WORK REQUIRED - Write every record below out exactly; no images.

Dataset records:
....................

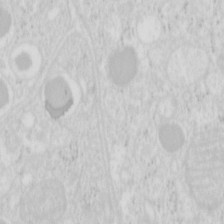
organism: Mouse
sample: Pancreas
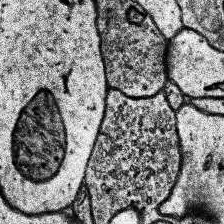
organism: Human
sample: Temporal Lobe
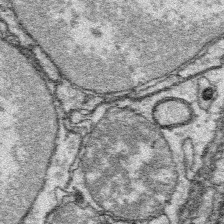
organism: Platynereis dumerilii
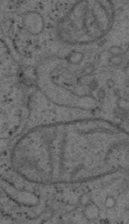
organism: Human
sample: HeLa cells
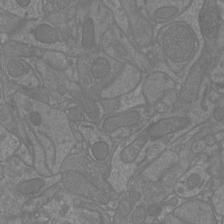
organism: Mouse
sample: Cortical neurons
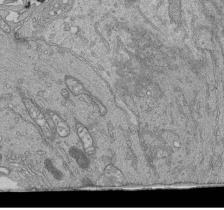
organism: Human
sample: Retinal organoid Rod and Cone cells
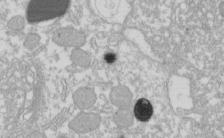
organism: Xenopus
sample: Cilia; centrioles in frog embryo cells
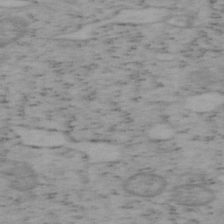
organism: Mouse
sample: OT-I killer T cells with ID8 ovarian cancer cells
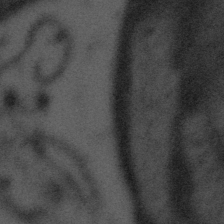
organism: Tuwongella immobilis

....................

RESPONSE TO THIS TASK -
organism: Mouse
sample: Pancreas
organism: Human
sample: Temporal Lobe
organism: Platynereis dumerilii
organism: Human
sample: HeLa cells
organism: Mouse
sample: Cortical neurons
organism: Human
sample: Retinal organoid Rod and Cone cells
organism: Xenopus
sample: Cilia; centrioles in frog embryo cells
organism: Mouse
sample: OT-I killer T cells with ID8 ovarian cancer cells
organism: Tuwongella immobilis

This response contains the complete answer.